Свадьбу большую не гуляли, скромненько посидели с общими знакомыми. На первые именины я подарил ей сатиновые нарукавнички, так, для смеха, шутки ради, сам не пойму, как в голову пришло, в кино раньше видел, что в банках все в сатиновых нарукавничках сидят — и мужчины, и женщины; мода, видно, такая была, а может, просто из экономии, народ-то низкооплачиваемый. Я жену напарника попросил, она и сшила. Подарил, всех гостей рассмешил, она и надела их сразу, не отходя от праздничного стола — удалась шутка.

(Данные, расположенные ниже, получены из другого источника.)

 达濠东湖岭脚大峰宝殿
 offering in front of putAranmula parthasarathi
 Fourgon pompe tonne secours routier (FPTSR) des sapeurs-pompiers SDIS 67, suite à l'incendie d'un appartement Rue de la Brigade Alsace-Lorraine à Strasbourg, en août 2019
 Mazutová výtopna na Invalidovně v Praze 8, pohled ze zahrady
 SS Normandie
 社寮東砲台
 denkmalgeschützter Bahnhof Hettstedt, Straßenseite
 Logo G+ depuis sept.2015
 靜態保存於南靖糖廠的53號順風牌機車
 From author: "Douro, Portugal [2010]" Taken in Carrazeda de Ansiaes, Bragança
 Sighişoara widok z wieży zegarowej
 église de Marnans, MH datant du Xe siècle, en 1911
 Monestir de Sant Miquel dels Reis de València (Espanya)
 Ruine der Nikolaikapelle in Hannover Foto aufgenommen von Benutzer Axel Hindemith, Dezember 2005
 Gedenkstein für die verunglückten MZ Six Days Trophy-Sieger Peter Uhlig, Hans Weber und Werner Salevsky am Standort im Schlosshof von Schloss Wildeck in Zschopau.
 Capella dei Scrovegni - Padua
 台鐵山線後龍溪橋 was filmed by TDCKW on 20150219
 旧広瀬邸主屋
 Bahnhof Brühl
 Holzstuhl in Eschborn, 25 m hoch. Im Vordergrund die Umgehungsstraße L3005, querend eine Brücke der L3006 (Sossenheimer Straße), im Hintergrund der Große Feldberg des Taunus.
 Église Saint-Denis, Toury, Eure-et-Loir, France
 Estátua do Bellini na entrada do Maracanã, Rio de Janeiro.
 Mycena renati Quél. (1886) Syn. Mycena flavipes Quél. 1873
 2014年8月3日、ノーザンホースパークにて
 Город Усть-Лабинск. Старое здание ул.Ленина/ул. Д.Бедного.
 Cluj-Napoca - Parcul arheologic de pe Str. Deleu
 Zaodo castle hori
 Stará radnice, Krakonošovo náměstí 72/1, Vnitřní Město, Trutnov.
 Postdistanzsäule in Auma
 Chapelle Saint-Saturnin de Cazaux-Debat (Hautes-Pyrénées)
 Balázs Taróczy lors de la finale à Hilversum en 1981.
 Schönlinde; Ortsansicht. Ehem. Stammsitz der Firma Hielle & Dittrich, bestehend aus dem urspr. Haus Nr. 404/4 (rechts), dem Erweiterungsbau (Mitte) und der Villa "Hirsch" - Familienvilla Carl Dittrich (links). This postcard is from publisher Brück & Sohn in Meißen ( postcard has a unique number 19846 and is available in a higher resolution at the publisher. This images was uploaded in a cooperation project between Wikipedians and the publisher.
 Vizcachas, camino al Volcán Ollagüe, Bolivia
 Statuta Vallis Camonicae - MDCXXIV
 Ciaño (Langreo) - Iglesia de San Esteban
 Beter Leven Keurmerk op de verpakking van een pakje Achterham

И остальное удалось. Квартиру мою и ее комнату обменяли на приличную жилплощадь в центре города, с доплатой: правда, в долги влезли, но заработал, расплатился. А потом и на дачку скопили, пусть и недостроенную, зато в хорошем месте, а достроить с моими руками нетрудно, и знакомые кое-какие завелись, машины все-таки ремонтирую, а не в конторе бумажки шевелю. Нормально жили. И тут перестройка.

Поначалу вроде и неплохо пошло, подкалымить проще стало, а если водка из магазинов исчезла, так это даже к лучшему, я никогда и не увлекался ей; но зато, если у тебя запасец дома имеется, то самое дефицитное яичко к Христову денечку… с трезвой головой не только дачку достроишь, но и машинешку заиметь можно. А если можно — значит нужно. Крутись, пока палки в колеса не ставят, если не хочешь упасть — жми на все педали, жми и не оглядывайся. А зачем оглядываться, если за домашние тылы спокоен. Жинка знает, что на машину колочу, расспросами не дергает и гроши на безделушки не переводит. Заполярную бабу даже не вспоминаю. И зачем, спрашивается, было на Севере нос морозить, если и на материке устроиться можно. Короче, живем, сало жуем. У жинки работа чистая, приходит неиздерганная, да тут еще и зарплату немного прибавили, пустячок, а приятно, пообещала на эти гроши запасное колесо к машине будущей купить. Посмеялись и спать легли. А через квартал опять им прибавили, к Новому году — снова. И пошло, и поехало, и до неба поднялось. Надоело людям чужие денежки пересчитывать. Крутись, ловчи, наизнанку выворачивайся, и все равно твои доходы — кучка по сравнению с горой, которую жинка в банке зарабатывать стала… Где справедливость? Если ты мужик, ты должен меня понять, как мужик мужика, неужели за работу в сатиновых нарукавничках столько положено?

Я домой возвращаться боюсь — приду, а она этими сатиновыми нарукавничками возьмет да и по роже мне… и ответить нельзя, морального права нету. Куда деваться, мужик?

 


Сергей Данилович Кузнечихин родился в 1946 году в поселке Космынино Костромской области. Окончил Калининский политехнический институт. Более 20 лет работал инженером-наладчиком на предприятиях Урала, Сибири, Дальнего Востока. Автор многих сборников стихотворений и книг прозы: «Аварийная ситуация», «Омулевая бочка», «Где наша не пропадала» и др. Член Союза российских писателей. Лауреат Международной литературной премии им. Ф. Искандера. Живет в Красноярске.